A Tale of Two Genes

Anna Jones[*] was in her early teens when her mother died of ovarian cancer at 44.  It was a particularly difficult time for her and her family, since her grandmother died of the same type of cancer when she was young. So did her aunt.

Now sitting at her doctor’s office on a cold winter morning, she wondered what her ultrasound had shown.  She could still remember her mother’s long chemotherapy days.  She could remember those days at the hospital after her surgery.

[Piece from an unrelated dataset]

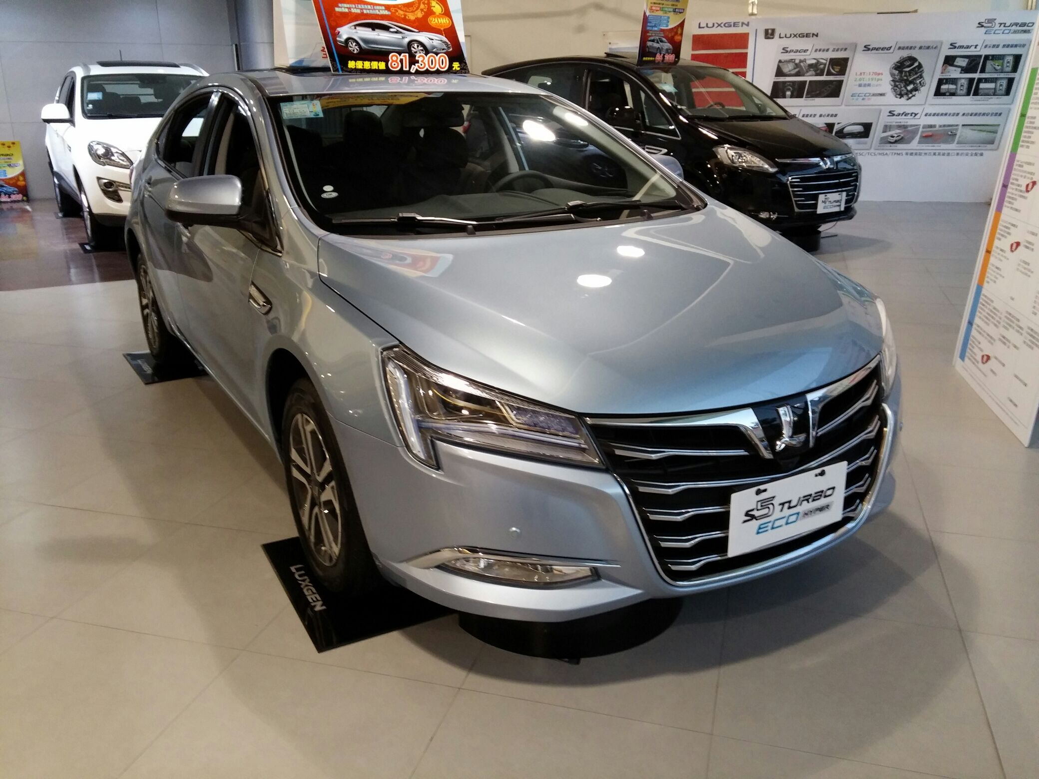 ラクスジェン・S5ターボ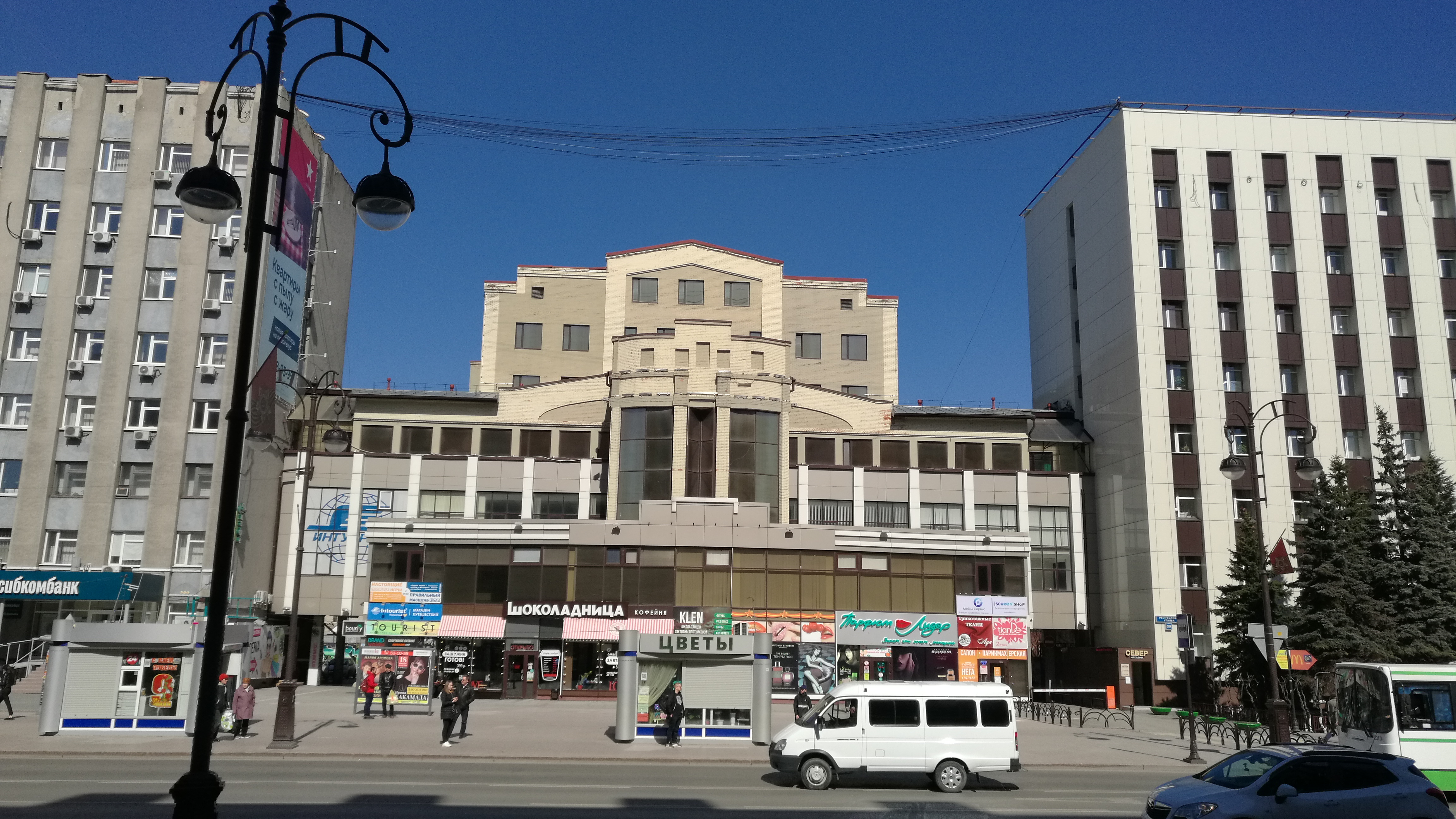 Strato Respubliko. Tjumeno, Rusio.

Was it the grim look on her doctor’s face?  Or the concerned expression of the nurse?  It could only mean bad news.  He said something about more testing and possibly surgery.  Two weeks later she was on the operating table about to fall asleep under anesthesia.  When she woke up her family was there –all her loved ones in the room.  Finally she found out:  She had been diagnosed with stage III ovarian cancer.

In the midst of all the bad news, her doctor mentioned something about genetic testing to see if her two daughters, now in their early twenties, had an increased risk of ovarian or breast cancer.  Anna knew she would give anything to make sure her daughters never went through something like this themselves and could get cancer treatment early if needed.  She decided to get the genetic testing done.

Anna’s story is not rare.  According to the National Cancer Institute, there were 21,880 new cases of ovarian cancer diagnosed in 2010, making it the second most common gynecologic cancer.  However, 13,850 people died from it, making it the most frequent cause of gynecologic cancer-related death.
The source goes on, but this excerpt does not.